━━━ Material provided
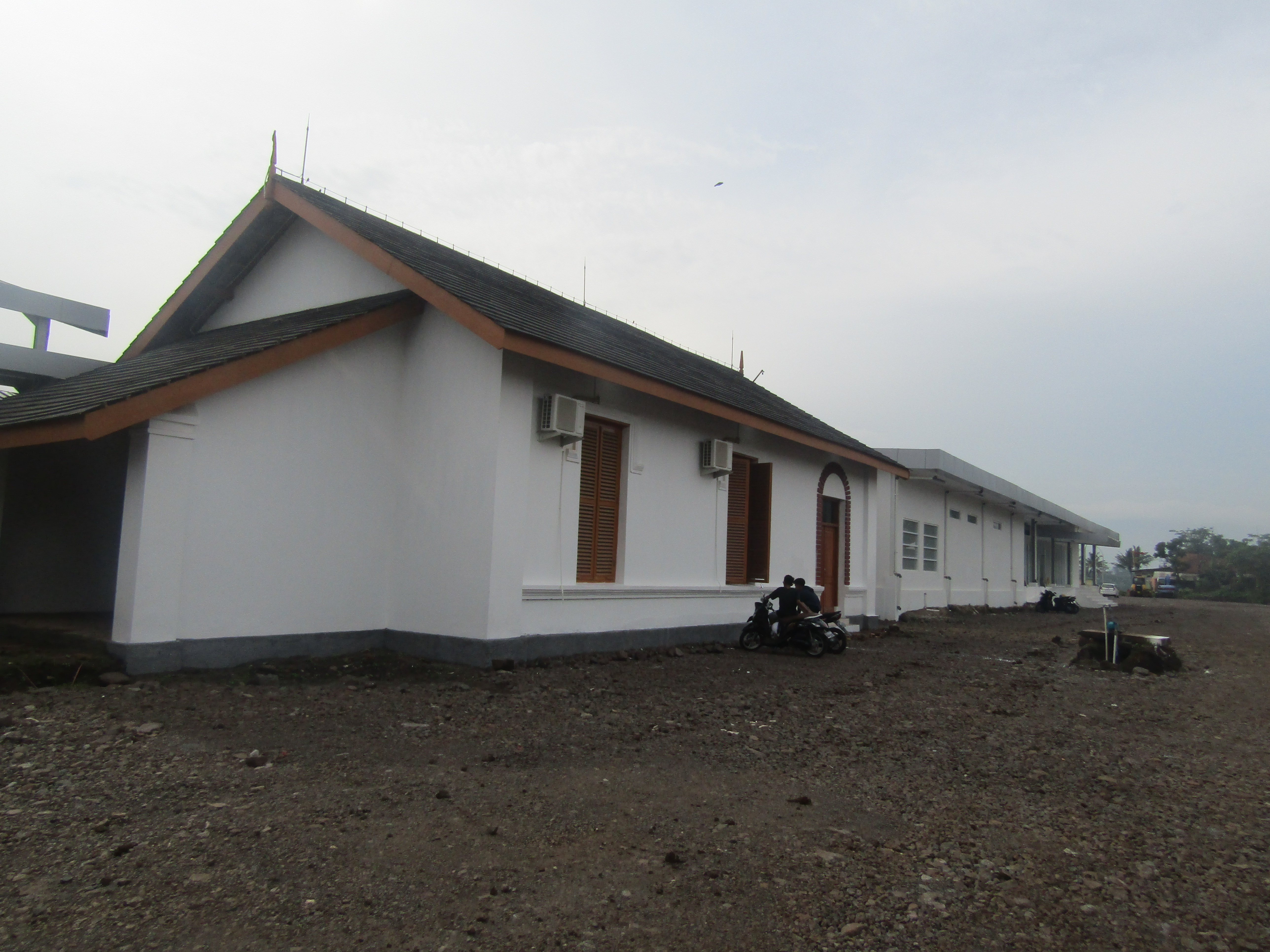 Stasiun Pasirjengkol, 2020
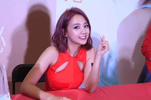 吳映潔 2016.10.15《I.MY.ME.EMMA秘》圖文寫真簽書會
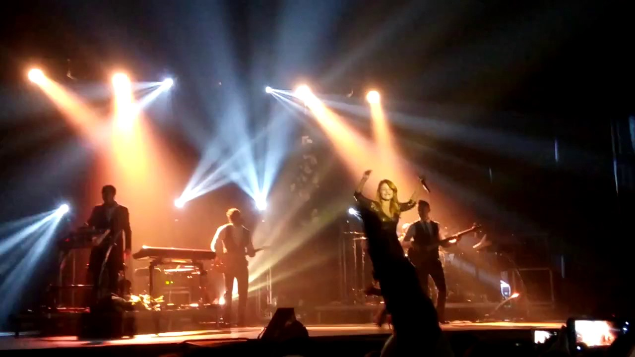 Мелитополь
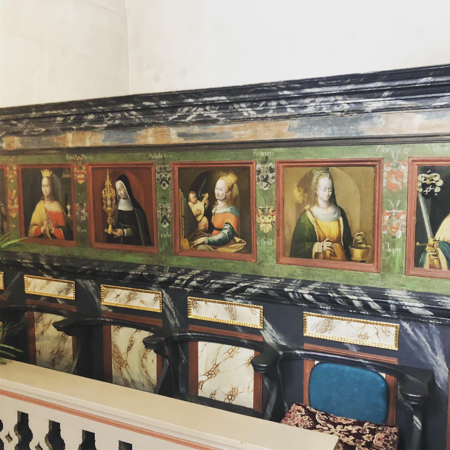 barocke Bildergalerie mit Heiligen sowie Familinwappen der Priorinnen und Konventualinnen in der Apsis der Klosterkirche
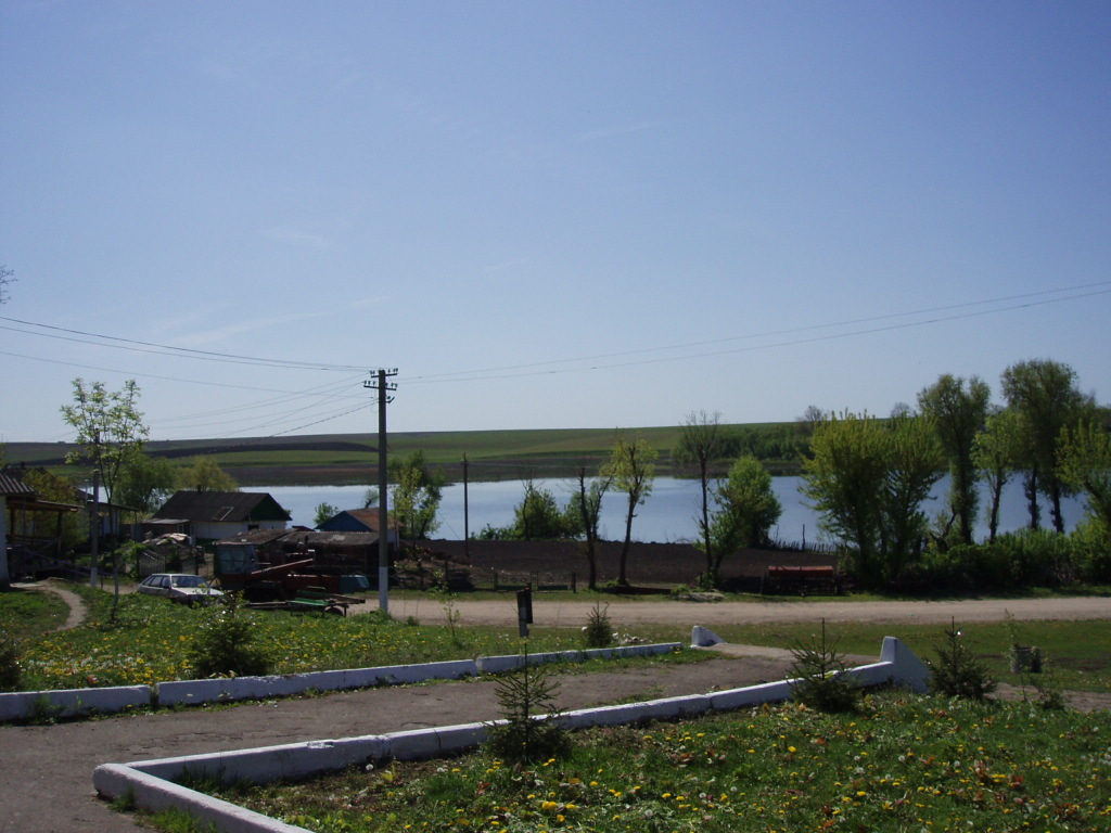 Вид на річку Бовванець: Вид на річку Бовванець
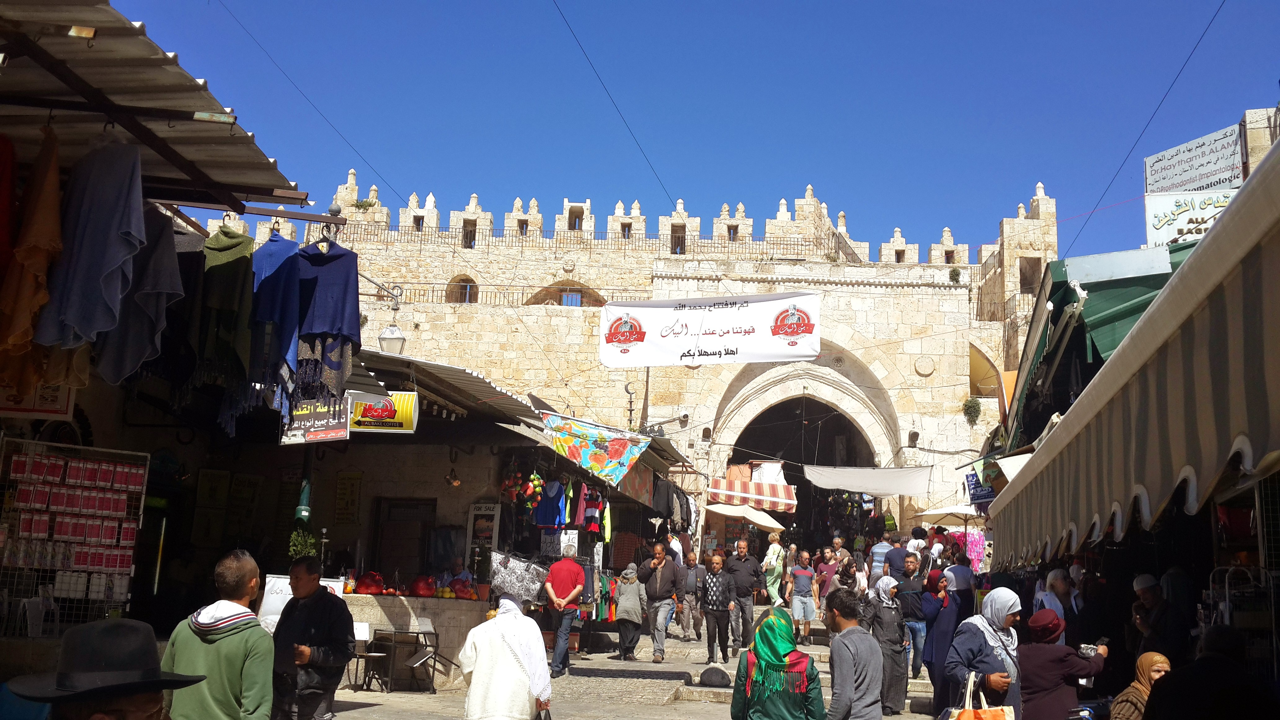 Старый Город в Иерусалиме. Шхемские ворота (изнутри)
━━━━━━
Give back all the data exactly, minus pictures.

- [Result of the exercise]
 Stasiun Pasirjengkol, 2020
 吳映潔 2016.10.15《I.MY.ME.EMMA秘》圖文寫真簽書會
 Мелитополь
 barocke Bildergalerie mit Heiligen sowie Familinwappen der Priorinnen und Konventualinnen in der Apsis der Klosterkirche
 Вид на річку Бовванець: Вид на річку Бовванець
 Старый Город в Иерусалиме. Шхемские ворота (изнутри)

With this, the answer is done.